As with PBS, a substance using succinic acid derived from a living organism (hereinafter, simply referred to as "biological PBSA" as needed) is commercially available. By using the bio-PBSA, the biomass of the heat shrinkable film can be improved. The biomass degree of the general biological PBSA is about 33% by weight. Further, PBSA using bio-derived 1, 4-butanediol and bio-derived succinic acid is expected to be commercially available, and the biomass density of the resulting heat shrinkable film is further improved when such PBSA is used.

< mixing ratio >

The resin composition of the present invention comprises 5 to 45 wt% of PLA, 5 to 45 wt% of PBS and 50 to 90 wt% of PBSA. The resin composition of the present invention contains the resin at the highest blending ratio, PBSA. By blending PBSA in an amount of 50% by weight or more, the stretchable temperature range can be expanded toward the low temperature side. Further, as the blend ratio of PBSA increases, the tensile elastic modulus of the resulting heat shrinkable film decreases, and the occurrence of the "standing angle" can be suppressed. In view of the above, the blending ratio of PBSA is preferably 60 to 90% by weight, and particularly preferably 70 to 90% by weight.

In addition, biological PBSA has a low biomass level compared to PLA and biological PBS. Therefore, when the biomass degree of the heat shrinkable film needs to be increased, the amount of the bio-PBSA to be used is preferably suppressed. In order to improve the breaking strength of the heat-shrinkable film, to improve the biomass content without narrowing the stretchable temperature range, the blend ratio of the bio-PBSA is preferably 50 to 80 wt%, particularly 50 to 70 wt%.

In the resin composition of the present invention, 5 to 45% by weight of each of PLA and PBS is added. Both PLA and PBS can expand the stretchable temperature range to the high temperature side. When the proportion of PLA or PBS is less than 5 wt%, the stretchable temperature range is only the low temperature side. When the proportion of PLA exceeds 45 wt%, the resulting film may become hard, which may cause a problem of corner stand. When the blending ratio of PBS exceeds 45 wt%, it is difficult to stretch the film. When the sum of the proportion of PLA and the proportion of PBS exceeds 50 wt%, the stretchable temperature range is only the high temperature side. In view of flexibility, biomass degree, and the like to be imparted to the heat-shrinkable film, it is preferable that the PLA, PBS, and PBSA are 10 to 25 wt%, 5 to 40 wt%, and 50 to 70 wt%.

< Heat shrinkable film >

The heat-shrinkable film of the present invention can be obtained by forming the resin composition into a film and subjecting the film to uniaxial stretching or biaxial stretching. For example, when the film is formed by a blown film forming method, the film can be produced by performing a stretching treatment by increasing the blow ratio. Further, a tubular film formed by a blown film method may be stretched by a tubular stretching method. Further, the film produced by the T-mold film method may be produced by stretching the film by a roll stretching method or a tenter stretching method. In addition, other conventionally known methods can be used for the production method of the heat shrinkable film of the present invention.

The thickness of the heat shrinkable film of the present invention is preferably 5 to 100. mu.m, more preferably 10 to 50 μm, particularly 12 to 30 μm.

< multilayer film >

The heat shrinkable film of the present invention may be a single layer film composed of only a layer containing the above resin composition as a main component, and the transparency of the film is not so high. Therefore, it is preferable to provide the resin composition as an intermediate layer and an outer layer made of a resin composition containing 90% by weight or more of PLA. Specifically, a multilayer film having an outer layer, an intermediate layer, and an outer layer in this order is preferable.

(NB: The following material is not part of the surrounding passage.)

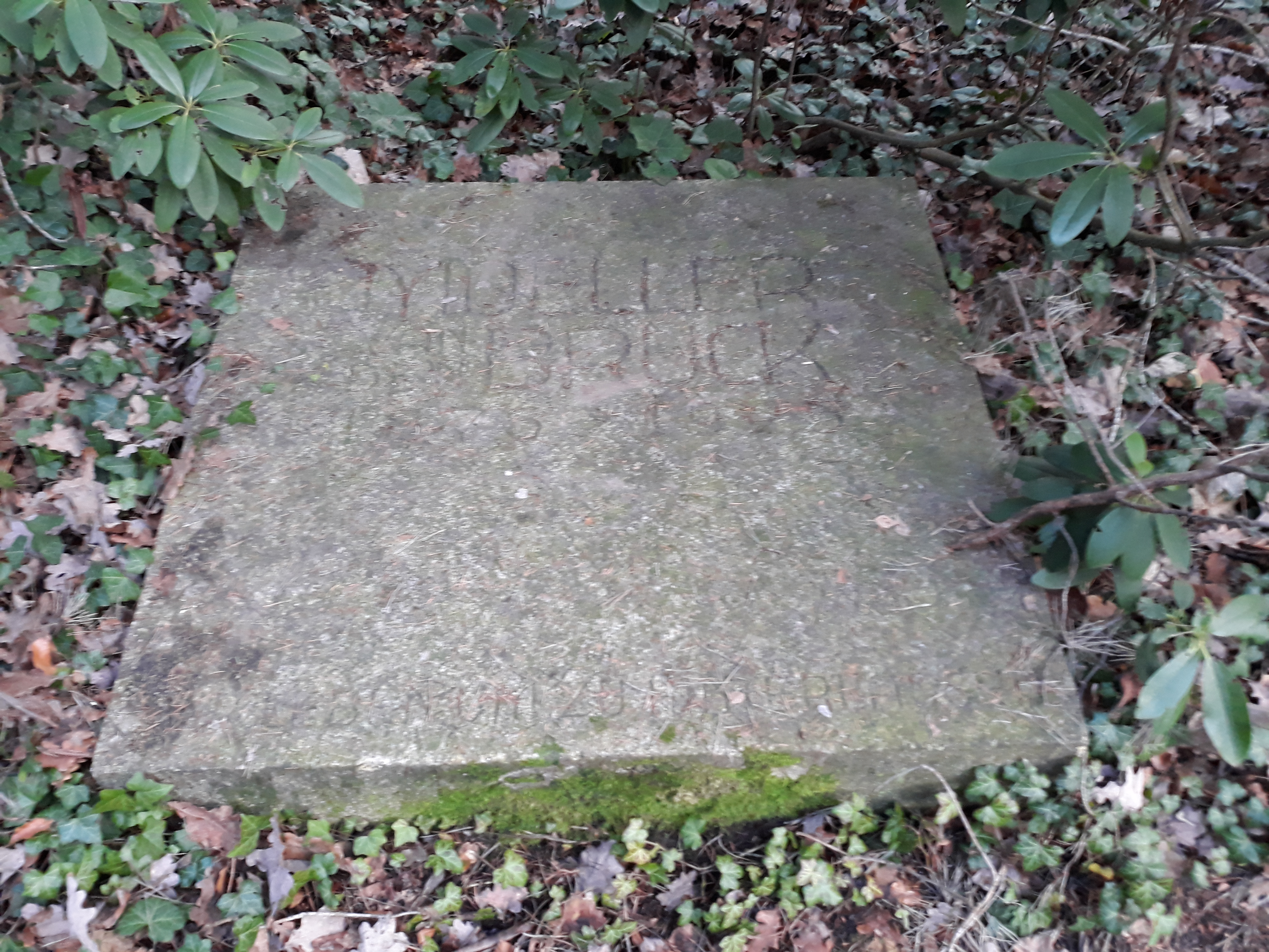 Das Grab des deutschen Schriftstellers und politischen Publizisten Arthur Moeller van den Bruck auf dem Parkfriedhof Lichterfelde in Berlin.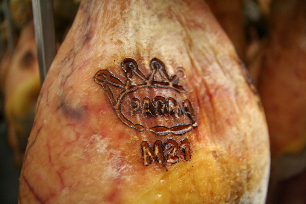 Prosciutto di Parma - marchio a fuoco パルマといえば生ハム！

The ratio of the thickness of the outer layer to the thickness of the intermediate layer to the thickness of the outer layer is preferably 1:2:1 to 1:10:1, and particularly preferably 1:2:1 to 1:9:1 in view of stretchability. In consideration of the flexibility of the film, the thickness ratio of the intermediate layer is preferably high, and the thickness ratio of each layer is preferably 1:4:1 to 1:10: 1. In order to increase the biomass of the film, it is preferable that the blend ratio of PLA is high and the outer layer is thick, and the thickness ratio is preferably 1:2:1 to 1:7: 1. In consideration of flexibility and biomass of the heat-shrinkable film, the thickness ratio of each layer is 1:4:1 to 1:7:1, and particularly preferably 1:4:1 to 1:6.9: 1.

In addition, the heat shrinkable film of the present invention may have another resin layer between the outer layer and the intermediate layer. For example, an adhesive layer is provided between the outer layer and the intermediate layer, whereby the adhesive strength between the outer layer and the intermediate layer can be improved. The adhesive layer is preferably a mixture of the resin composition constituting the outer layer and the resin composition constituting the intermediate layer, and contributes to effective utilization of resources also when, for example, a cut edge (edge loss) generated in the process of producing the heat shrinkable film of the present invention is recycled and used.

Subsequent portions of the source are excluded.